Thursday, February 5, 2009

Tide at Slack

It's almost noon and the tide is at slack, which means the river is not moving; the tide is not pushing the river up nor pulling it down toward the coast. The trees on Fisher Island are mirrored in the river and a seal moments ago, glissening a wet gray, lifted it's head and then with back arching slipped into that invisible opening and disappeared. That is how it seems. I watched to see it come up but from my window I did not see it resurface. A seal can hold it's breath for, I think anyway, near twenty minutes.

The large shards of tree trunks and stolen up roots of cottonwood, alder, sometimes fir and pine, have been piling up against our dock. But today the earlier tide action and the low river level have taken the ocean-going timber back up river; withdrawn it like a breath to exhale it again and send it back downriver to lay perhaps against the dock, bringing together all their pieces to make one whole gathering of ones.

It is in silence where the important things can be heard. So I believe. Perhaps silence is like a light in which it is by contrast that we can see; hear. I've always believed it is the silence between the notes that makes the music.

Tide at slack like this gives me room for these kinds of thoughts because it's as though a breath is being held. You know like we do when we're listening intently to hear something barely audiable---it's like that. Like the river at this time is suspending time as it is suspending the gulls and the drift wood; not so much as holding it in place but more like just letting it be in the place that it is in with no tugging this way or that.

I imagine that before life as we know it stirred on this planet this silence must have filled every cell of everything alive and perhaps from that silence life found room to grow.

I love these thoughts that emerge on mornings like this.

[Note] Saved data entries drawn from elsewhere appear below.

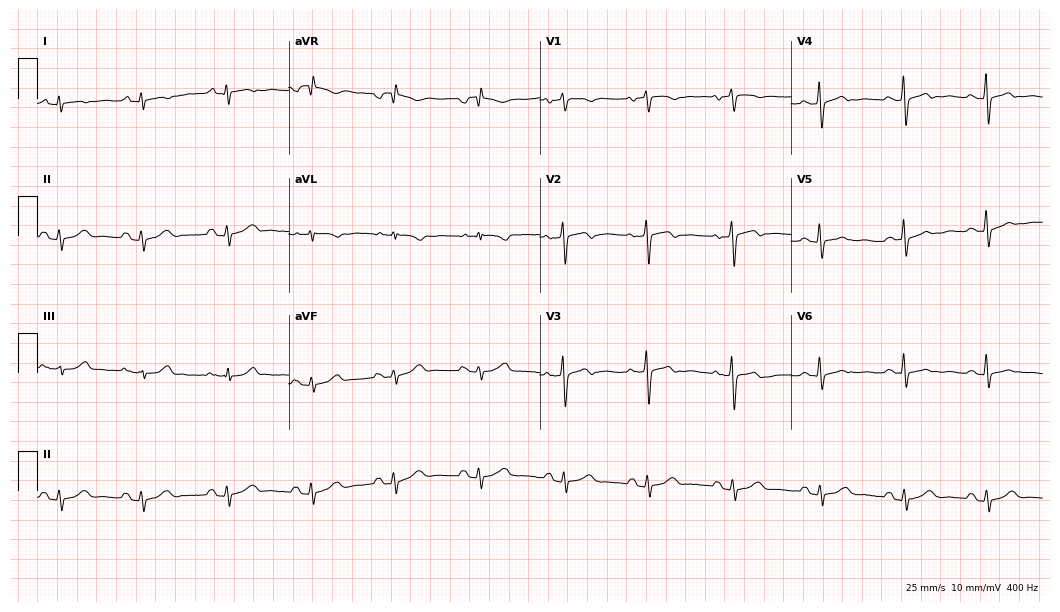
Standard 12-lead ECG recorded from a female patient, 54 years old. None of these six findings is recorded: first-degree AV block, right bundle branch block, left bundle branch block, sinus bradycardia, atrial fibrillation, sinus tachycardia. Findings outside these six are not listed.
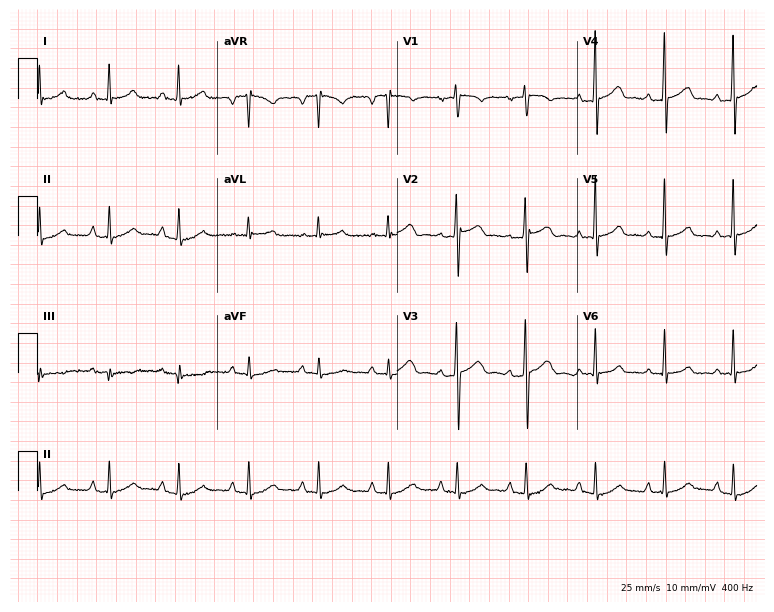
12-lead ECG from a 62-year-old male. Labelled as a normal ECG.
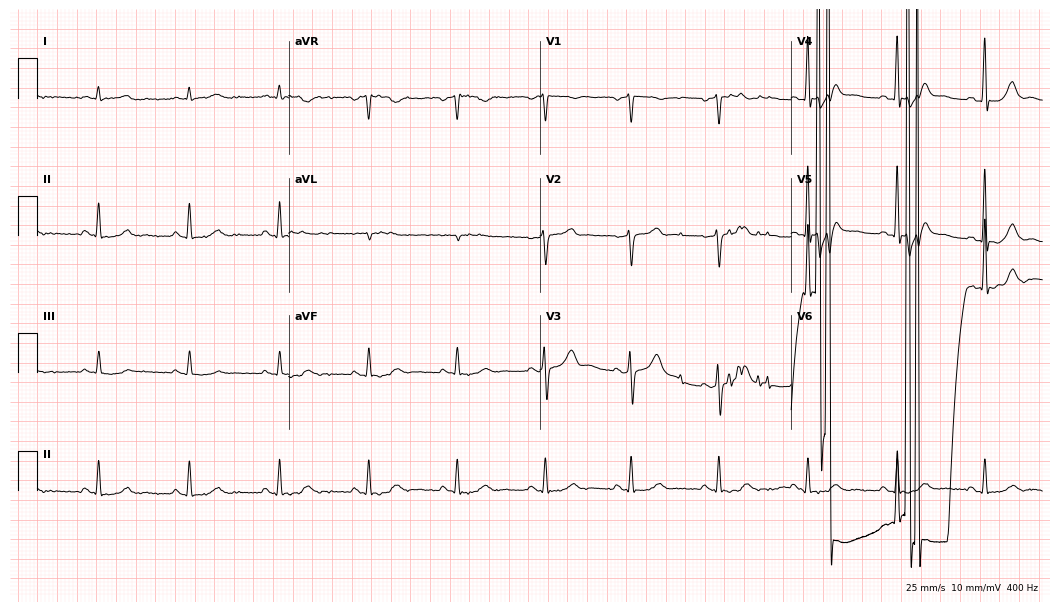
Standard 12-lead ECG recorded from a 63-year-old man. None of these six findings is recorded: first-degree AV block, right bundle branch block, left bundle branch block, sinus bradycardia, atrial fibrillation, sinus tachycardia. Only these six findings were labelled.
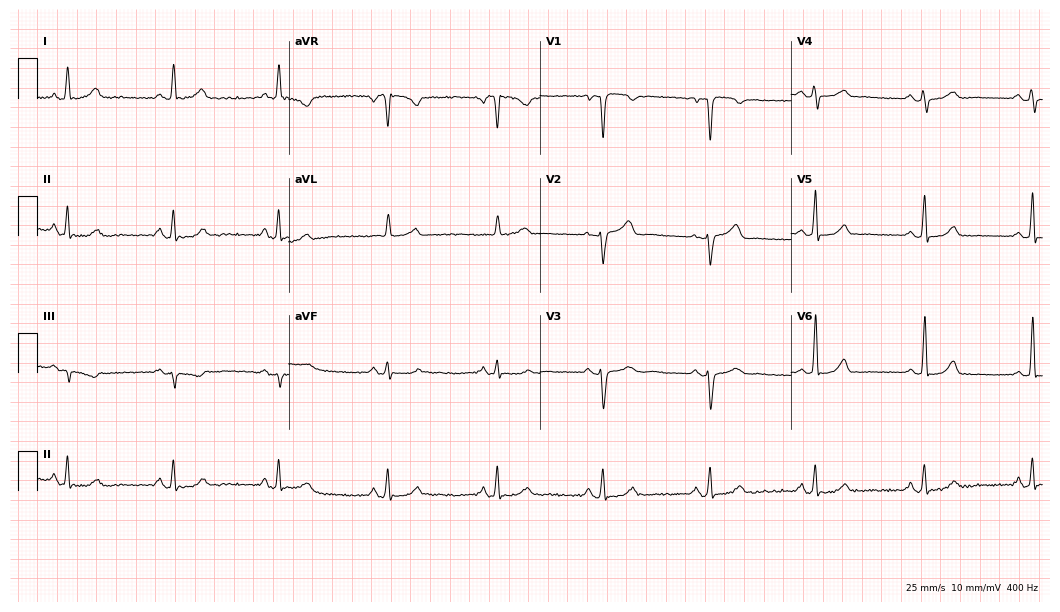
Resting 12-lead electrocardiogram (10.2-second recording at 400 Hz). Patient: a 53-year-old female. Read as a normal ECG.
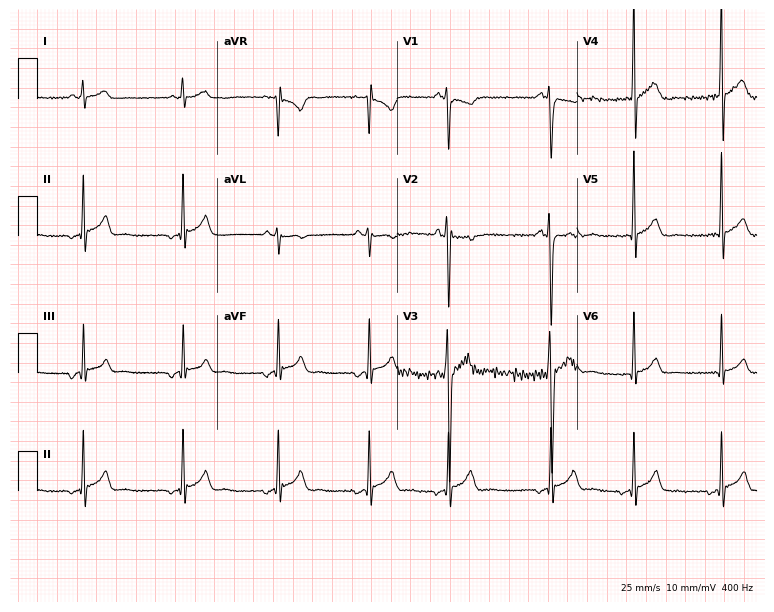
Standard 12-lead ECG recorded from a 21-year-old male. Read as a normal ECG.

Wednesday, February 4, 2009

Field of Geese

Canadian Geese made the field theirs this morning and it was a delight to see them eating and napping and strolling through the grass. Just think of walking on your plate of food. I mean the freedom of it; nothing between you and what goes in your mouth and well, I suppose what comes out too.
The geese are a wonder to watch as they take off and land; changing from flight to feet; from air to ground. I have a feeling they are aware of their ability of flight; that they don't take it for granted. I have stood so close beneath them as they have flown over, with their wings curved for landing (I call it having their landing grear down); hearing their voices coming from their throats; their necks outstretched, their eyes focused ahead.

This morning's sun shinned on their white breasts. I've never noticed how white their breasts were before. Not long ago snow filled the field and they flew overhead. I wondered then where they were going to land for food. They were flying low.

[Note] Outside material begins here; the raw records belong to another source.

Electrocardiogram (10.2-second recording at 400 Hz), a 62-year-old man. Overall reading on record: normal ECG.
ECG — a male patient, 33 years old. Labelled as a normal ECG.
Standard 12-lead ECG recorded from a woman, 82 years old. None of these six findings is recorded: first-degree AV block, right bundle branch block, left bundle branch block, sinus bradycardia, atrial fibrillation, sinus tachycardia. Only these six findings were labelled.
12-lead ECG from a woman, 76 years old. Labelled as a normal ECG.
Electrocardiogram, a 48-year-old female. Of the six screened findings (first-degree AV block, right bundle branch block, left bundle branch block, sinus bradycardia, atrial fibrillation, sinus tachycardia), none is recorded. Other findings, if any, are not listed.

Then there were the hunting a few weekends back. They dressed up in all their finery, being sneaky, waiting in hiding with the plastic toys out in the field! Dean and I were walking in our field and they were further down in the our neighbors field. Two geese fly over us and we called ot them to keep flying high. We watched as they headed to where the hunters were and then...we watched as the geese made a splendid quick left turn sending them over to Fisher Island and out of range of the hunters. I like to think we played a part in their decision.

The starlings are sleeping in the hedge tonight as they have been for a while now. I hear their wings fluttering against the waxy laurel leaves. It's nice knowing they are there; trusting the hedge that we planted to give them an abode for the night.